Do you have the stock block heater plug in? Its the best route to go. I havent seen a diesel yet with out one. As for a dipstick plug in --if you have a regular plug in heater why bother?? they are okay but not nearly as good as a stock heating unit.


----------



## Nailit1954 (Mar 6, 2002)

Prosno
My 97 doesn't have a plug in.It has a built in block heater that activates when you turn the key until you see the (Wait to start) light go off! Usually under one minute on real cold days it takes longer. It starts but it's not warm by no means! I thought that all new Ford diesels came without plug ins, now I'm not so sure. That's why I questioned the dip stick heater. I know that the Dodge cummins that I owned in 95 had a plug in and in the morning after being pluged in when I started it had heat or close to it!


----------



## Grshppr (Dec 2, 2002)

"It has a built in block heater that activates when you turn the key until you see the (Wait to start) light go off!"

You are talking about the glow plugs. These are not really for heating the engine, they preheat the diesel so it ignites and starts. I'm sure there is a block heater on your truck, check the block, where the frost plugs are, and there will be a wire coming our with a plug end on it. It may not have been used much, and therefore hard to find. Otherwise you can buy one that is magnetic, and you just put it on the oil pan and plug it in. I know guys that use them one bobcats etc here and they work well. Other wise getting a proper block heater installed isn't much, about $50 parts plus labour. But I'd definately check over that block well I'm 99 % sure it has one, its just hiding somewhere.


----------



## Nailit1954 (Mar 6, 2002)

Grshppr
I'v got a feeling that your probably right. I bought it new in 97 and never seen one, but never really searched for one. Tomorrow I'll check and let you know!
Thanks!


----------



## wyldman (Jan 18, 2001)

I think the block heater is a factory standard item on a PS Ford,No ?

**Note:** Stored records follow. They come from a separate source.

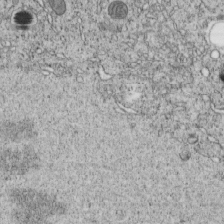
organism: C. elegans
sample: C. elegans embryo early stage
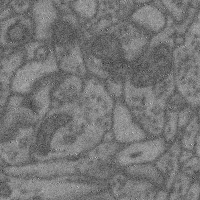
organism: Mouse
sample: Cerebral cortex
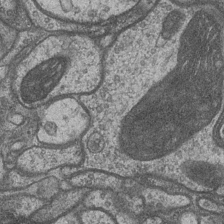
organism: Drosophila
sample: Optic medulla
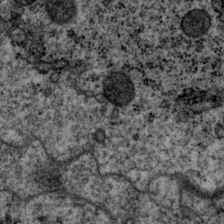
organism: P. pacificus
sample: Pharynx
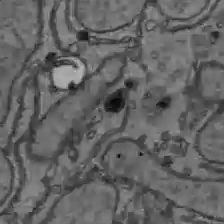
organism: C57BL Mouse
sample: Liver
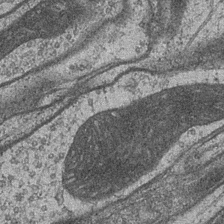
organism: Drosophila
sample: Optic medulla
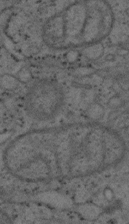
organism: Human
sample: HeLa cells
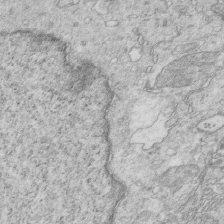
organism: Mouse
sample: Multiciliated cells
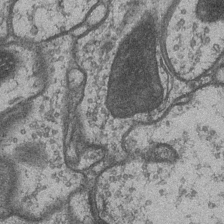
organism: Drosophila
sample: Optic medulla
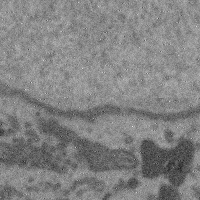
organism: Mouse
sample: Cerebral cortex
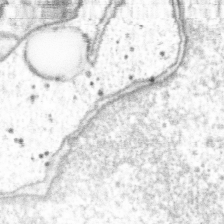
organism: Human
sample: HeLa cells
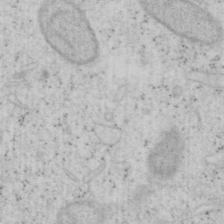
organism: Human
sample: HeLa cells
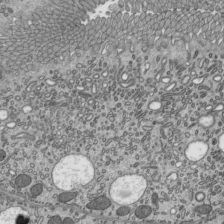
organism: Mouse
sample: Mouse epididymis efferent ductule cilia
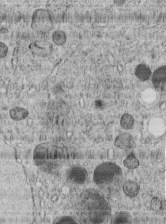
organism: C. elegans
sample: C. elegans embryo early stage
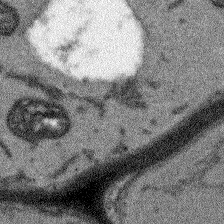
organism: Arabidopsis thaliana
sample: Root tip
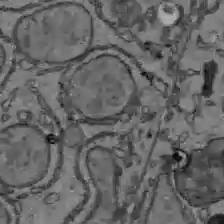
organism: C57BL Mouse
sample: Liver
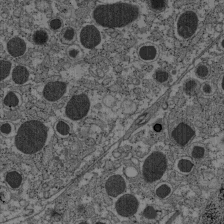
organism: C57BL Mouse
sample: Pancreatic islet
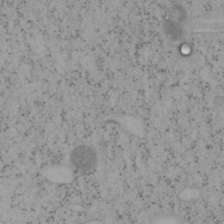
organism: Mouse
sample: OT-I killer T cells with ID8 ovarian cancer cells
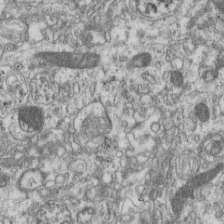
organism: Mouse
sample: Centriole in ependymal cells
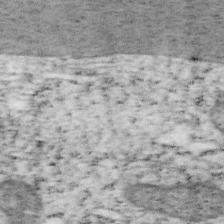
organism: Mouse
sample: OT-I killer T cells with ID8 ovarian cancer cells
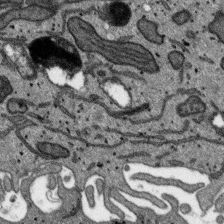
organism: Human
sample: Lung epithelial cells, uninfected (mock) control
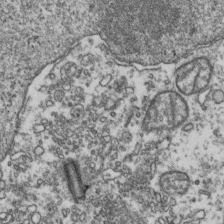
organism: Human
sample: Activated Jurkat CD4+ T cells
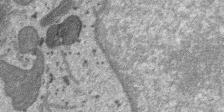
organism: Human
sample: Lung epithelial cells infected with SARS-CoV-2
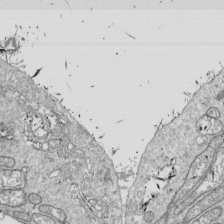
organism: Drosophila
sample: Cell division; meiosis; drosophila spermatocytes
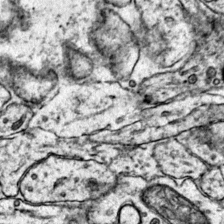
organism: Mouse
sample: Primary visual cortex
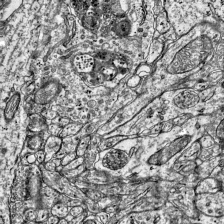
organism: Mouse
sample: Visual Cortex
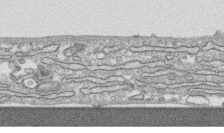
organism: Human
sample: CRL-1474
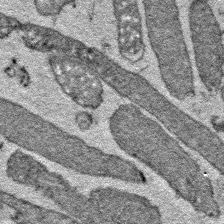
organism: E. coli
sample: E. Coli Bacteria
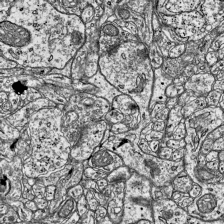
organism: Mouse
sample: Visual Cortex
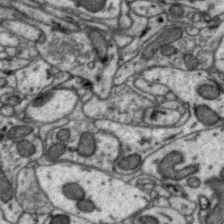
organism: Zebra finch
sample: Brain
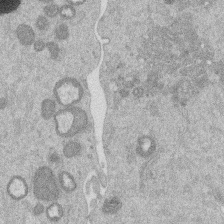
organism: Mouse
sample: Dividing mouse embryo 1 cell stage
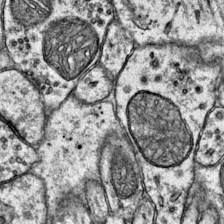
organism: Mouse
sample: Primary visual cortex
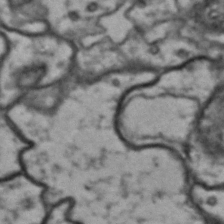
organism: Drosophila
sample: Brain
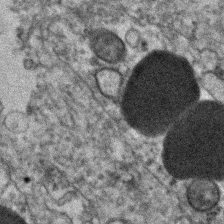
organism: Human
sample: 1205lu cells
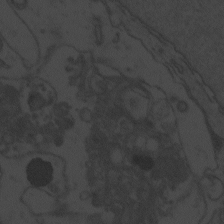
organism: Zebrafish
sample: Macrophage infected with Toxoplasma gondii
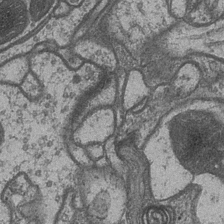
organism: Drosophila
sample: Optic medulla
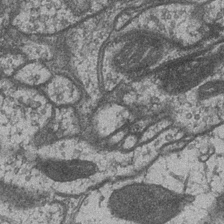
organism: Drosophila
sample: Optic medulla
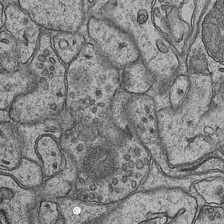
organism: Mouse
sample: CA1 Hippocampus
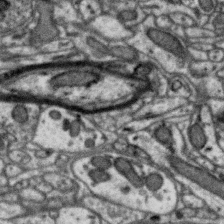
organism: Zebra finch
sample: Brain
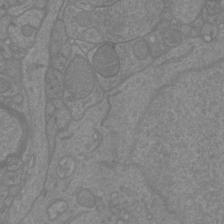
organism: Mouse
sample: Cortical neurons
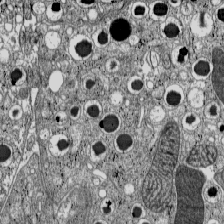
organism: C57BL Mouse
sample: Pancreatic islet
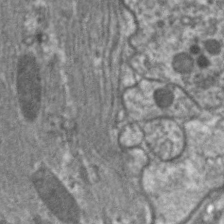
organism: C. elegans
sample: Pharynx
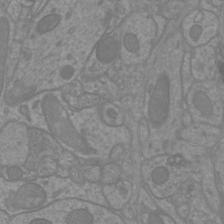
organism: Mouse
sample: Cortical neurons
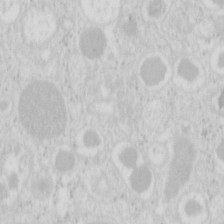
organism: Mouse
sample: Pancreas
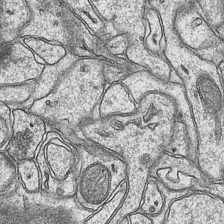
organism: Mouse
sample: CA1 Hippocampus
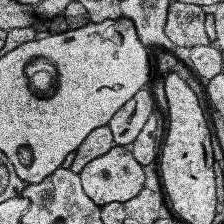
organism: Human
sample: Temporal Lobe
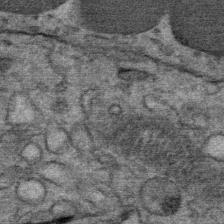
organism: Mouse
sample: Mouse Salivary gland
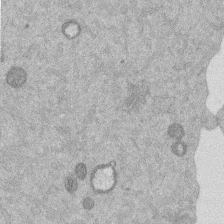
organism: Mouse
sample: Dividing mouse embryo 1 cell stage
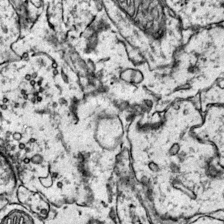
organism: Mouse
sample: Primary visual cortex
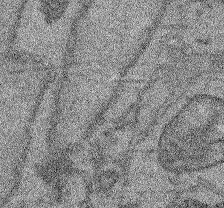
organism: Human
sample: HeLa cells
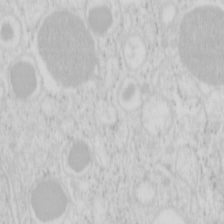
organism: Mouse
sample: Pancreas
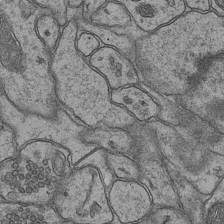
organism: Mouse
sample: CA1 Hippocampus
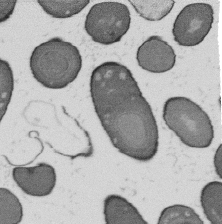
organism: B. subtilis
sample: Bacterial spore
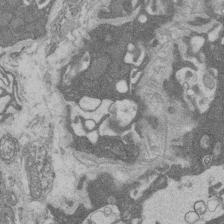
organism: Rat
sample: Salivary granule
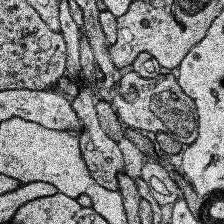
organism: Human
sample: Temporal Lobe
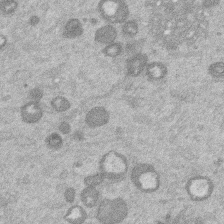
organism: Mouse
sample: Dividing mouse embryo 1 cell stage
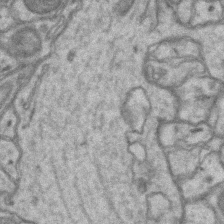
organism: Mouse
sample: CA1 Hippocampus
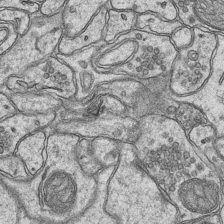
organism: Mouse
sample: CA1 Hippocampus
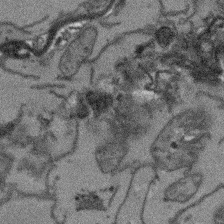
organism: Arabidopsis thaliana
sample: Root tip
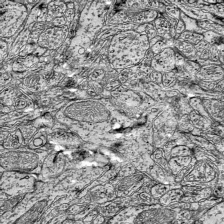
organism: Mouse
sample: Visual Cortex
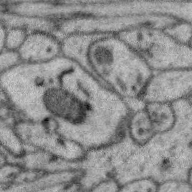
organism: Zebra finch
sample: Brain
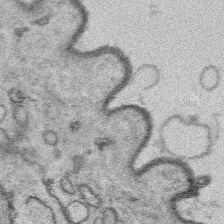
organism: Platynereis dumerilii
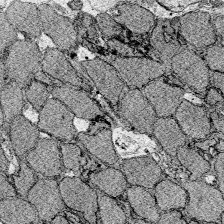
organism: Zebrafish
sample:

Check around under the hood,grille,or rad support,maybe someone tucked it up out of the way ?


----------



## SIMONE'S LAWNS SERVICE (Dec 19, 2002)

*Block Heaters*

I'm a diesel mechanic and I have seen trucks without block heaters from the factory.However this is rare and usually the trucks I have seen without them are out of the south. I don't work with the Power Strokes too much, but I believe the block heater cord comes out in the front bumper area on the right side, I'll make sure and look tomorrow at work.They definitely make life easier for you and your truck.


----------



## jakegypsum (Jan 25, 2002)

My 03' F-650 w/ 3126b Cat engine did NOT come with a block heater. I couldn't believe it. No primer pump either. It does have glowplugs which have been working fine during start up considering the cold temps that we have had recently here in southern New Jersey. Jake.


----------



## Arc Burn (Oct 21, 2002)

We had a 95' powerstroke with block heater,we found the cord on the driverside with no plug!,must have been one of those" built on friday afternoon" trucks


----------



## HerkFE (May 13, 2002)

*Block heater tip...*

Just a quick note from when I had my '96 PSD. I connected a short (18") heavy duty extension cord to the block heater plug and then secured that cord to the plow frame with zip ties. That way if I would have or when my ex DID drive off without unplugging it, the chances were that only one of the two extension cords would be tore off and not the plug to the block heater. Was well worth the $3 for the peace of mind!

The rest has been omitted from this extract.